Tassi, bond, mercati e la Borsa di Milano: parla il banchiere di affari Giovanni Tamburi, presidente e amministratore delegato di Tip, merchant quotata

Borse, Tamburi: “Resteranno sui massimi. Correzione solo se Trump va via”

La Brexit, i dazi, Trump, i tassi d’interesse, il pericolo recessione, i problemi di oggi sono conosciuti da tutti, ma questi sono gli stessi problemi di cui i mercati soffrivano un anno fa, quando tutti erano spaventati e pensavano solo a vendere e scappare. Lo ricordate? Giovanni Tamburi era uno di quei pochi investitori che non era per nulla spaventato, e con grande coraggio dichiarava il suo ottimismo, non solo a parole, ma anche con i fatti, continuando a fare shopping. Un anno dopo, senza Salvini “nemico” dei mercati, e senza Mario Draghi “amico” dei mercati, siamo andati a chiedergli se questi record sono una tappa di percorso, o se invece sono un campanello d’allarme.

piazza affari ftsemib borsa
 

L’accoglienza e tutt’altro che preoccupata, anzi, il suo entusiasmo equilibrato continua a primeggiare…
“In questi ultimi due o tre mesi gli indici americani hanno fatto qualche meno 2, qualche meno 2,5 ma poi dopo lo recuperano, oggi sono tutti ai massimi, ma d’altronde che cosa può fare una persona con i tassi a zero se non andare in borsa? Non può esserci una forte correzione”.

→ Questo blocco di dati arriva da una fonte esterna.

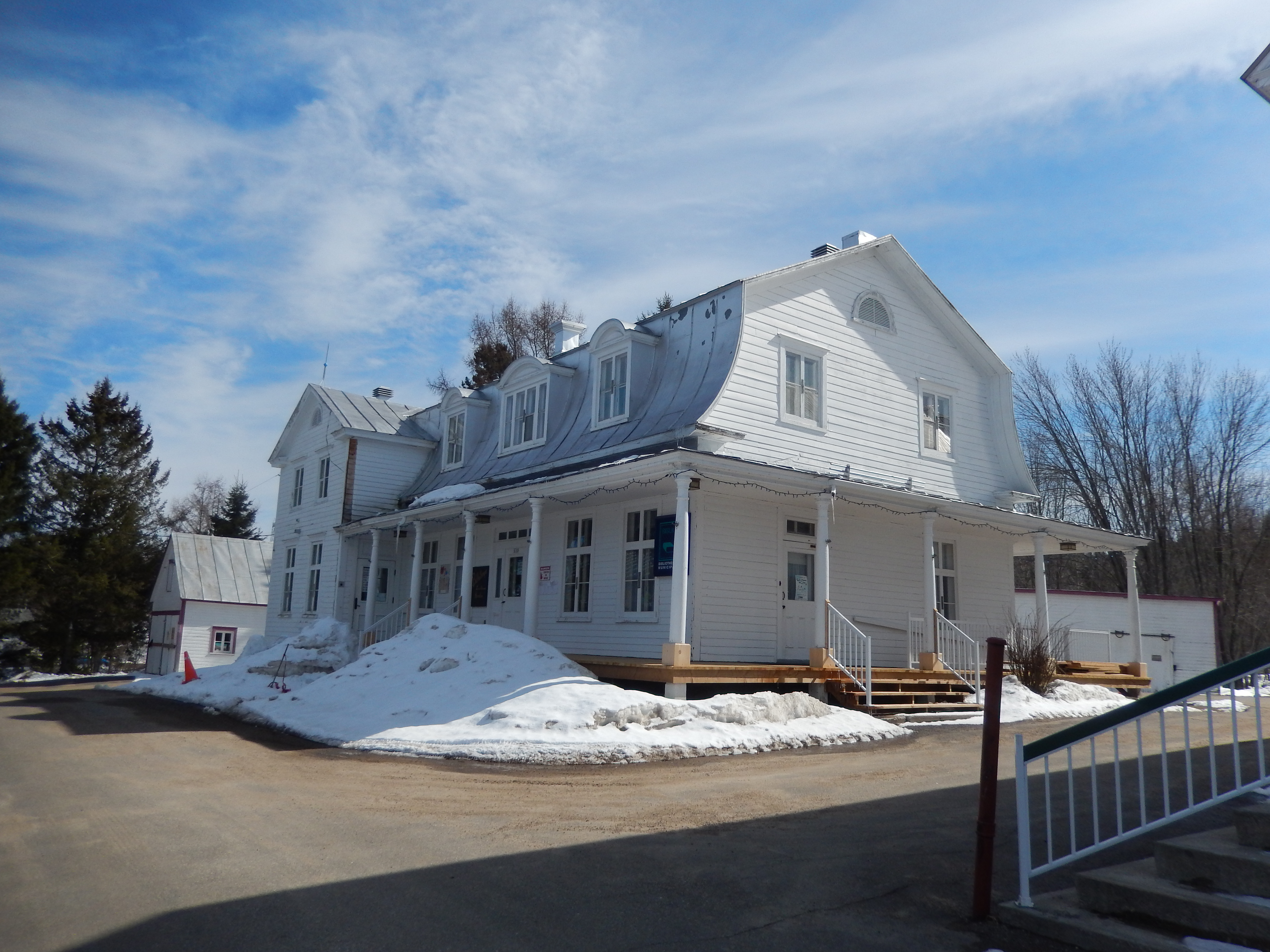 Bureau municipal de Saint-Didace, avril 2016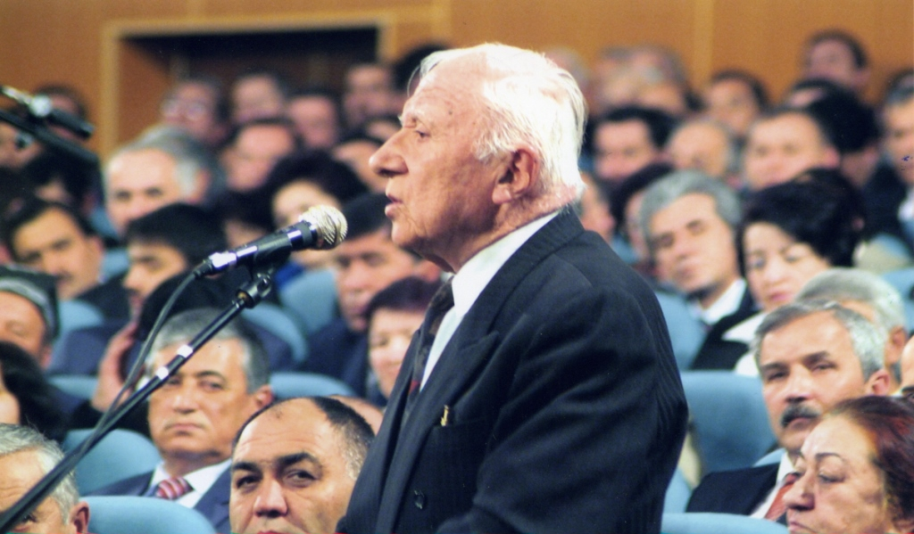 Камол Айни академик Академии наук Республики Таджикистан, (востоковед), выступление на одном из совещаний, г. Душанбе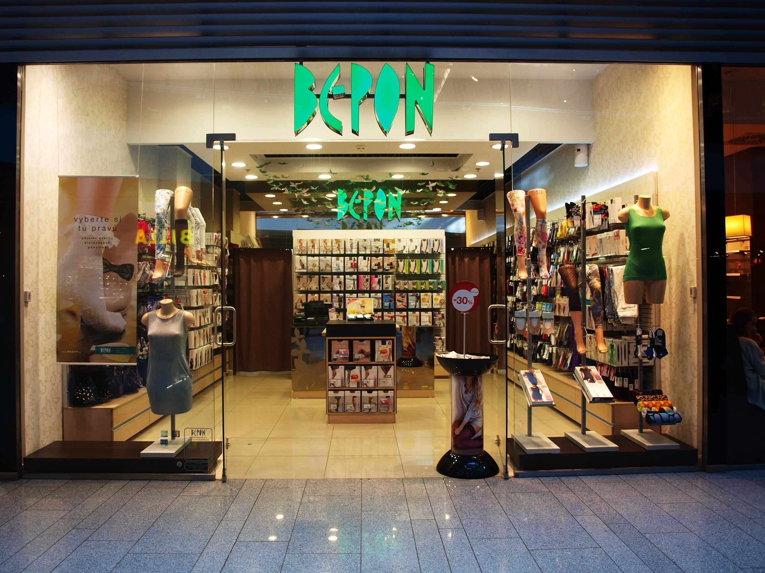 Predajňa v OC Centrál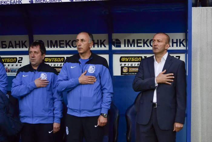 Роман Григорчук 21 квітня 2014 року під час матчу із дніпропетровським Дніпром.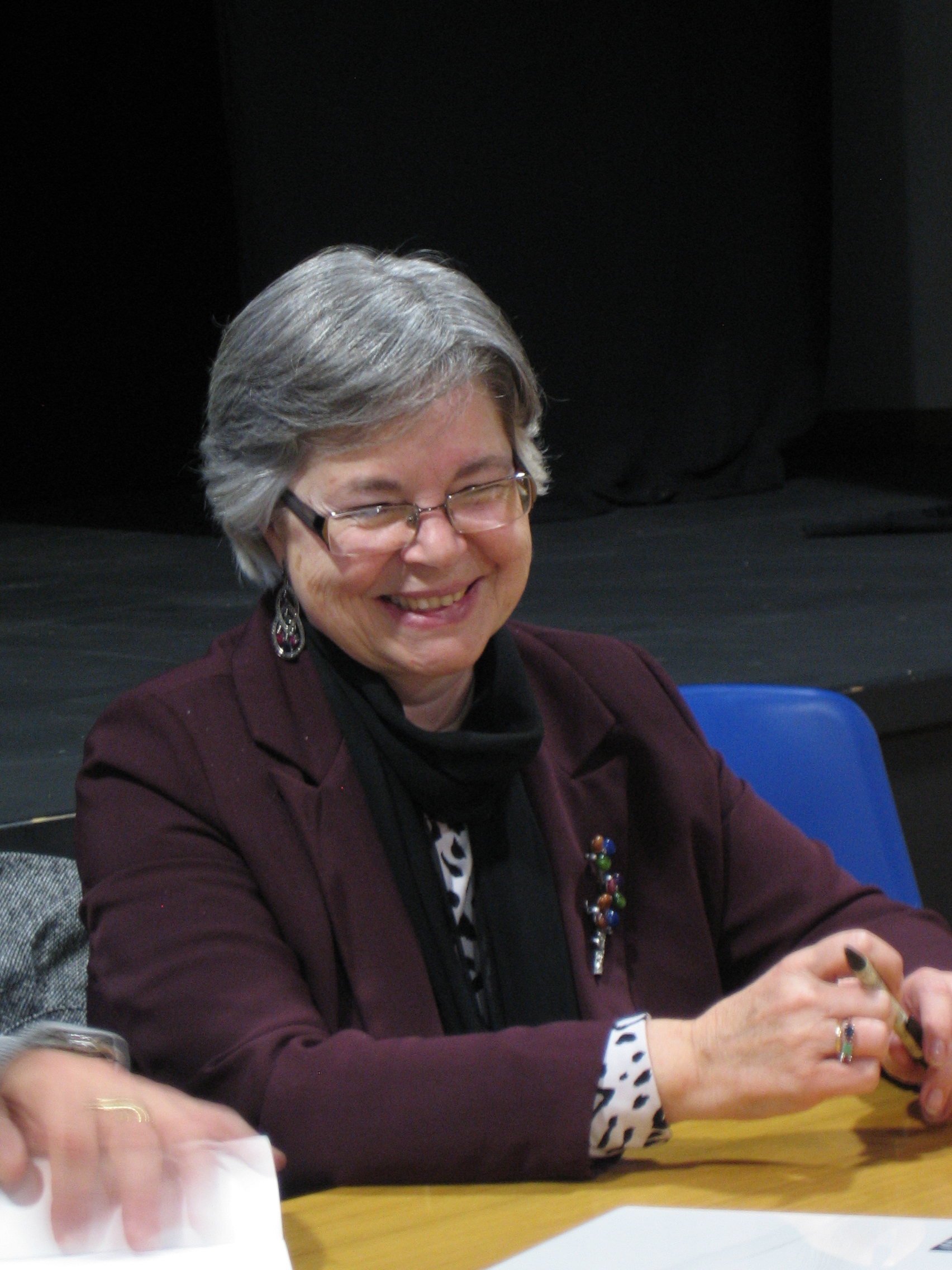 Ana Romero Masiá escritora e historiadora na presentación do seu libro Xaime Quintanilla Martínez. Vida e obra dun socialista e galeguista ao servizo da República, escrito en colaboración con Carlos Pereira Martínez, e presentado no concello de Culleredo o 16 de marzo do 2012.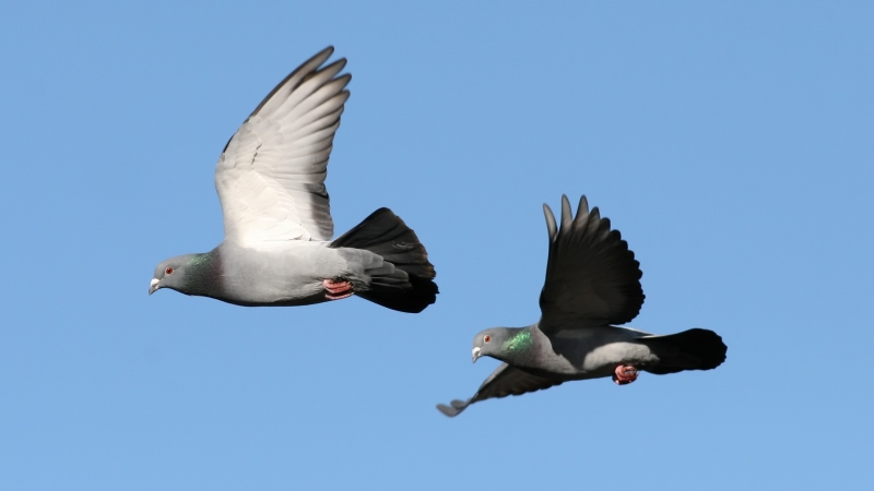 Rock Pigeon (Columba livia)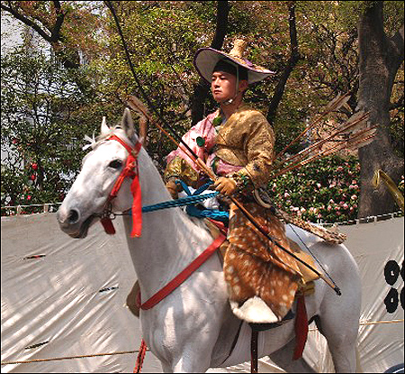 Kyudo Yabusame.

Dieci, venti anni fa avevamo meno disponibilità ma solo reddito di guadagno e di lavoro, senza la “liquidità infinita” delle banche centrali, però c’era un’offerta sul mercato amplissima: rendevano molto sia le obbligazioni sia le azioni. Oggi invece se vuoi guadagnare devi rischiare, abbiamo però tantissima domanda, ma al tempo stesso pochissima offerta perché i rendimenti sono appiattiti o sotto lo zero. È come se ti avessero regalato la Ferrari e poi devi girare in centro a 50 all’ora…
“Nessuno ne sta parlando ma questa stampa di liquidità overnight che stanno facendo in America da qualche settimana, è chiaro sintomo che si vuole debellare qualsiasi crisi, crisetta ecc… ci si vuole, ci si deve mettere una pezza. Lo si fa perché tutti, a forza di essere convinti che i tassi sarebbero scesi ancora, si sono talmente impegnati anche a leva che non hanno più i soldi per sostenere gli overnight quindi la Fed li deve prestare. È la dimostrazione che per il momento non succederà nulla di forte. Per cui non è logico prevedere che gli indici facciano +30, ma rimarranno attorno ai massimi, probabilmente li supereranno ancora una volta e poi torneranno indietro, il tutto però, come da anni, in un canale ascendente, anche se con moderazione”.

tip tamburi video
 

Faccio il Bastiancontrario, non è che qualcuno inizia a spaventarsi pensando, continuano a pompare liquidità infinita ma non basta mai, perché c’è una perdita nella vasca e quindi qualcosa nel sistema non funziona?
“Tutto non funziona, in realtà, ma il mondo se ne frega! Questa non è una situazione in cui si possa dire che è tutto perfetto, anzi, è tutto che non va bene, perché c’è troppa liquidità, perché i tassi negativi sono una anomalia, perché la liquidità overnight che manca è una follia, è tutto strano, però oggi si va avanti così e credo che sarà ancora così per parecchio tempo. Forse l’unica situazione che possa cambiare i connotati dei mercati in maniera importante potrebbe essere l’esito delle prossime elezioni americane. In teoria se arrivasse Elizabeth Warren ci sarebbero forti rischi che i mercati possano prendere una bella botta”.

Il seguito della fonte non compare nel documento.